I’m not sure how I managed it, but when his eyes found mine again, I smiled, waving him down the dock. He blinked a few times before his feet finally moved, and when he made it to me, he offered a small smile. “You’re sneaky,” he said, gesturing down to his swim trunks. “You’re also very lucky I still fit into these.”
I shrugged. “I’m sure we could have figured it out otherwise. Here,” I said, tossing him the bottle of sunblock after I squeezed a healthy amount into my hand. “Lather up. Your sister would kill me if either of us got a sunburn before h
er big day.”
“The pictures,” he mocked in her voice, and I laughed before we both fell silent — mostly because he had just started rubbing lotion over his broad, sculpted shoulders, and I was trying to remember why I ever thought this was a good idea.
Once we were protected from the sun, we spread out our towels and took a seat on the dock. Then, I pulled the Bluetooth speaker out of my bag, propping it up between us and pulling out the clipboard with the band’s lists of songs they knew how to play. Then, I uncapped my bright yellow highlighter and we started from the top.
Slowly, song by song, we filtered through the list, going over everything from what the band would play while everyone ate, to what would make people get up and sing and dance, to what would be perfect for the bouquet toss and garter throw. We selected a handful of slow songs, deciding which ones to group together for the couples to get some dances together, but ensuring it wasn’t too long so that the solo folks would want to throw themselves out the nearest window.
Turned out Tyler and I had both been to weddings where we felt that latter scenario.
The band had given us five pages of options, and after a few hours, we’d gone through them all, highlighting the ones that would go over best with the crowd that would be there for the wedding.
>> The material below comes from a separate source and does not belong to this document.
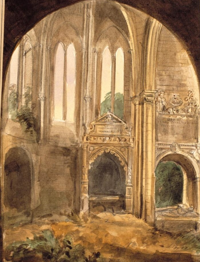 Ruinas del interior de la iglesia del desaparecido monasterio de San Francisco de Burgos, provincia de Burgos, (España). El grabado pertenece a la colección del Museo Lázaro Galdiano de Madrid.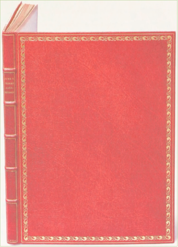 Bogbind udført ca. 1924 af den danske bogbinder August Sandgren (1893-1934) − Helbind i rødt maroquin (udførligere beskrivelse kan læses her, side 111) Bogen er Aarstiderne af Johannes V. Jensen, København: Gyldendal 1923 - Kunstindustrimuseet

And when our duty was done, I let the clipboard fall between us, the highlighter clacking on top, and then we both leaned back on the heels of our hands with a sigh, our eyes wandering the length of the lake.
Clouds had begun to roll in, shielding us from the sun more than they had in the earlier afternoon, but the sun still peeked through enough to warm our skin, and the breeze was warmer now, too. I closed my eyes and soaked in the feeling of it blowing over my face as an old Tom Petty song played on the speaker.
“Now this is summer,” I said, and I didn’t have to open my eyes to know that Tyler was watching me. “All we need now is a good swing off the rope.”